Over the years, the concept of losing weight has met with many theories; some have proved successful and others have failed miserably. Today, the general belief is that in order to shed those extra pounds we must include strength training to get the job done. We are all encouraged to add strength training in our lives to make sure that our body continues to build up muscle but at the same time create a caloric deficit so that we can focus on burning our fat.
However, there are some people who are clearly experiencing some level of frustration about the concept of actually doing any strength training and whether or not it will be of any real benefit to them. According http://connectedcongress.org/ to http://connectedcongress.org and Fit Day,
Unless a person has diagnosed injuries, sicknesses or other limiting issues, strength training is a wonderful tool. Women are sometimes afraid that strength training will lead to big, bulky muscles and an unfeminine shape. In reality, the contrary is true. Through combining proper cardio and strength training techniques, women can tone their muscles and increase deflation.
Basically what this means is that your ability to do strength training will be determined on a case-by-case study.
Yes, strength training can build muscles by themselves. Lean muscle in turn will burn fat even when it is resting. However, that said, it is important for you to understand that lean muscle is only as good as what can be seen. If it is hidden under layers and layers of fat then chances are no matter how much strength training you do, it will not make you burn fat. You will need to combine your strength training with some cardio to help shed away that top layer of fat that is covering over your beautifully toned muscles.
In order to get the desired results that you want you need to follow a specific fitness program that will incorporate your strength training into your daily schedule. You need to remember that if your muscles have not been worked sufficiently, then the chances of your body fighting of the excess fat and building muscle will be defeated.
Get with a trainer to make sure that you're doing the right number of sets and repetitions in order to reach your goals. Don't worry about bulking up as this is not likely to happen anyway unless you have a little help from your friends Mr. Steroid and his cohorts. Instead start training on a regular basis and try to push yourself to the limit.
There are many fundamental aspects involved, so a good trainer could advise you best based on your particular circumstances; however, Health Central made this comment about getting the right amount of training,
Strength training is an intense workout! A good strength training session can last anywhere from 15 minutes to 45 minutes and in this case, quality is much more important than quantity. But no strength training session should last more than 45 minutes.
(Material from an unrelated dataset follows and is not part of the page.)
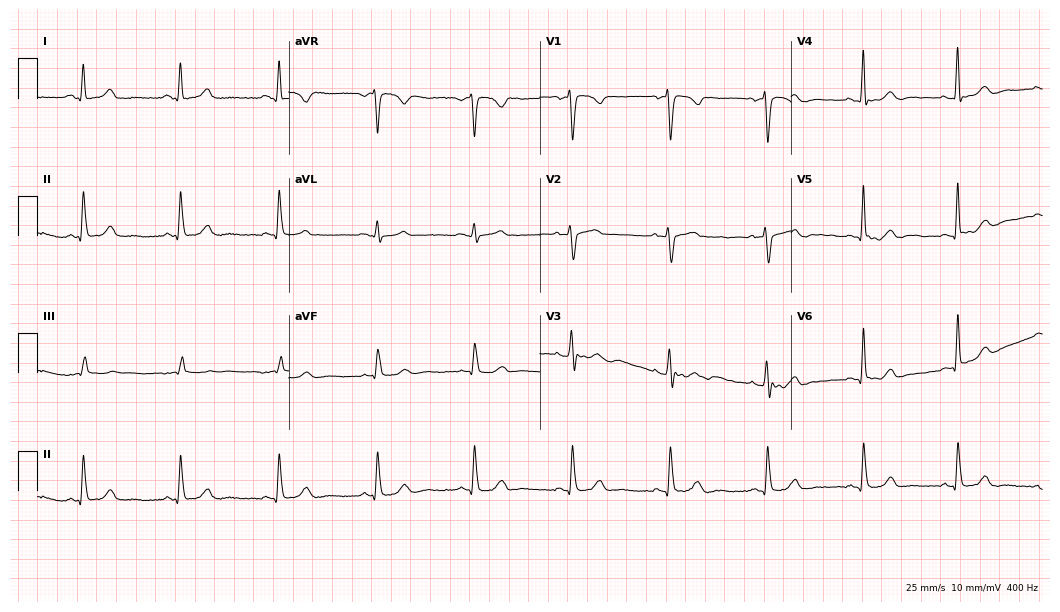
12-lead ECG from a woman, 50 years old (10.2-second recording at 400 Hz). Recorded interpretation: within normal limits.
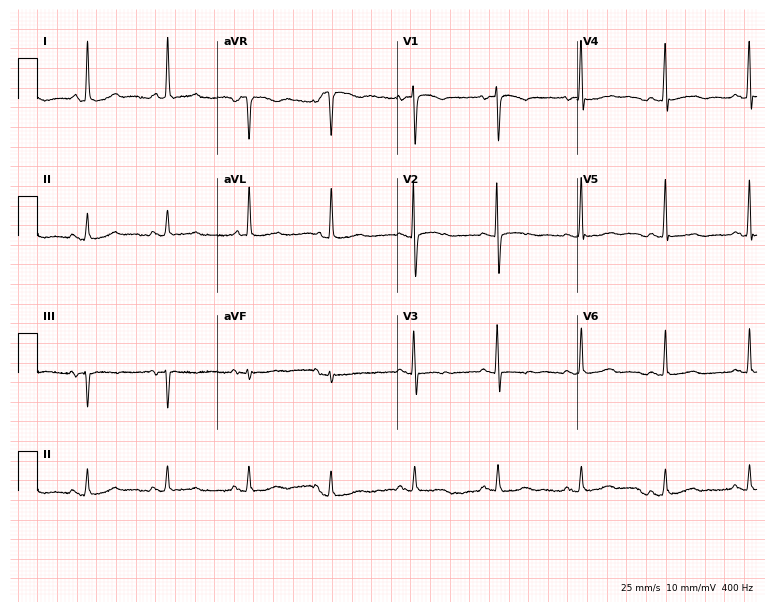
Standard 12-lead ECG recorded from a female patient, 82 years old. None of these six findings is recorded: first-degree AV block, right bundle branch block, left bundle branch block, sinus bradycardia, atrial fibrillation, sinus tachycardia. Findings outside these six are not listed.

Always make sure that your workouts, whether they are strength training or cardio, focus on using the entire body. Without this one concept your exercise program will be similar to having a seat belt in the car for the driver. If there's an accident all the others are at a high risk of getting injured. Since your whole body is going along for the ride, then the whole body should be part of the workout. If that's the case, then make sure that all the muscles get to be a part of the action. Doing this can make a huge difference in whether or not your workout routine will really give you what you're looking for.